__Required action__
Without the images, set down each entry exactly.

+++ Provided entries

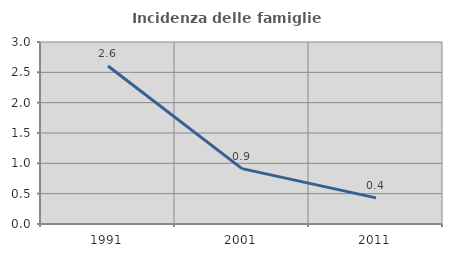
| Category | Incidenza delle famiglie numerose |
|---|---|
| 1991.0 | 2.604 |
| 2001.0 | 0.913 |
| 2011.0 | 0.431 |
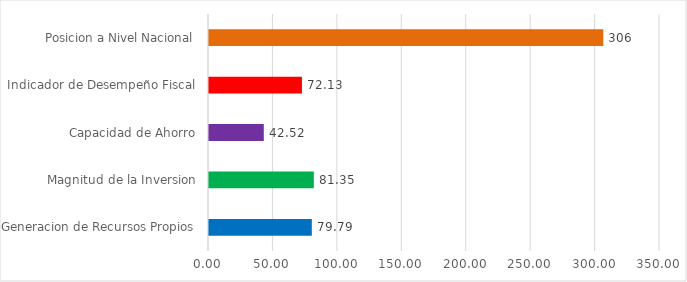
| Category | Series 0 |
|---|---|
| Generacion de Recursos Propios | 79.79 |
| Magnitud de la Inversion | 81.35 |
| Capacidad de Ahorro | 42.52 |
| Indicador de Desempeño Fiscal | 72.13 |
| Posicion a Nivel Nacional | 306 |
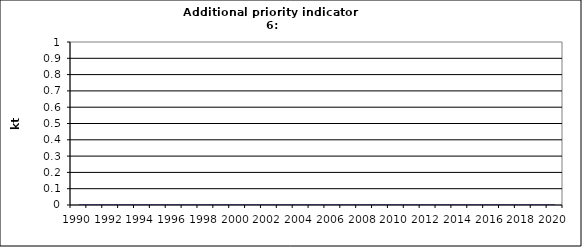
| Category | Cement production, kt |
|---|---|
| 1990 | 0 |
| 1991 | 0 |
| 1992 | 0 |
| 1993 | 0 |
| 1994 | 0 |
| 1995 | 0 |
| 1996 | 0 |
| 1997 | 0 |
| 1998 | 0 |
| 1999 | 0 |
| 2000 | 0 |
| 2001 | 0 |
| 2002 | 0 |
| 2003 | 0 |
| 2004 | 0 |
| 2005 | 0 |
| 2006 | 0 |
| 2007 | 0 |
| 2008 | 0 |
| 2009 | 0 |
| 2010 | 0 |
| 2011 | 0 |
| 2012 | 0 |
| 2013 | 0 |
| 2014 | 0 |
| 2015 | 0 |
| 2016 | 0 |
| 2017 | 0 |
| 2018 | 0 |
| 2019 | 0 |
| 2020 | 0 |
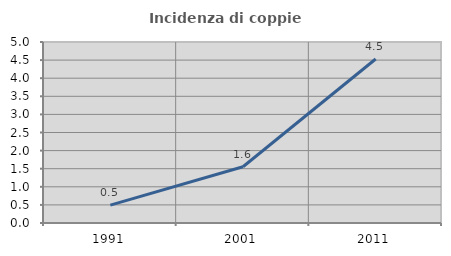
| Category | Incidenza di coppie miste |
|---|---|
| 1991.0 | 0.494 |
| 2001.0 | 1.553 |
| 2011.0 | 4.531 |

++++++

__Output below__
| Category | Incidenza delle famiglie numerose |
|---|---|
| 1991.0 | 2.604 |
| 2001.0 | 0.913 |
| 2011.0 | 0.431 |
| Category | Series 0 |
|---|---|
| Generacion de Recursos Propios | 79.79 |
| Magnitud de la Inversion | 81.35 |
| Capacidad de Ahorro | 42.52 |
| Indicador de Desempeño Fiscal | 72.13 |
| Posicion a Nivel Nacional | 306 |
| Category | Cement production, kt |
|---|---|
| 1990 | 0 |
| 1991 | 0 |
| 1992 | 0 |
| 1993 | 0 |
| 1994 | 0 |
| 1995 | 0 |
| 1996 | 0 |
| 1997 | 0 |
| 1998 | 0 |
| 1999 | 0 |
| 2000 | 0 |
| 2001 | 0 |
| 2002 | 0 |
| 2003 | 0 |
| 2004 | 0 |
| 2005 | 0 |
| 2006 | 0 |
| 2007 | 0 |
| 2008 | 0 |
| 2009 | 0 |
| 2010 | 0 |
| 2011 | 0 |
| 2012 | 0 |
| 2013 | 0 |
| 2014 | 0 |
| 2015 | 0 |
| 2016 | 0 |
| 2017 | 0 |
| 2018 | 0 |
| 2019 | 0 |
| 2020 | 0 |
| Category | Incidenza di coppie miste |
|---|---|
| 1991.0 | 0.494 |
| 2001.0 | 1.553 |
| 2011.0 | 4.531 |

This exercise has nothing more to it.